A new kind of factory is coming to Mesa — designed not just for production, but for national resilience.
Hadrian, a California-based company using artificial intelligence to modernize manufacturing, has announced plans for a 270,000-square-foot advanced facility in the city’s Pecos Advanced Manufacturing Zone, known as Factory 3. The project is estimated to cost $200 million and is expected to create 350 high-quality jobs.
“Hadrian’s decision to build Factory 3 in Mesa further establishes our city as a leading destination for innovation and advanced manufacturing,” says Mesa Vice Mayor Scott Somers. “This significant investment will strengthen our local economy and reinforce our position as a critical hub in America’s manufacturing resurgence.”

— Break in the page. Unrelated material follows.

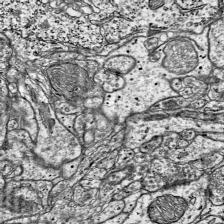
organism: Mouse
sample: Visual Cortex

Rather than focus solely on outputs, Hadrian’s approach centers on how things are built. The company combines software with skilled labor to create “full-stack factory autonomy” for defense and aerospace customers, producing everything from precision-machined parts to mission-critical assemblies.
“We view our job as to reindustrialize the country,” says Chris Power, Hadrian’s founder and CEO. “It’s these systems’ autonomous factories and a new American workforce that’s the real product.”
The Mesa site will be four times the size of Hadrian’s first facility in California, marking a strategic expansion into sectors such as welding, casting and additive manufacturing. Arizona, Power notes, offered fast permitting, reliable infrastructure and a workforce eager to build.
“This isn’t about replacing workers,” he says. “It’s about enabling them with both technology and the American spirit.”
As Hadrian breaks ground in Mesa, the facility is slated to open in 2026. Hadrian’s project is just another example of how Mesa is joining a growing network of communities helping to reestablish U.S. manufacturing strength, one high-tech facility at a time.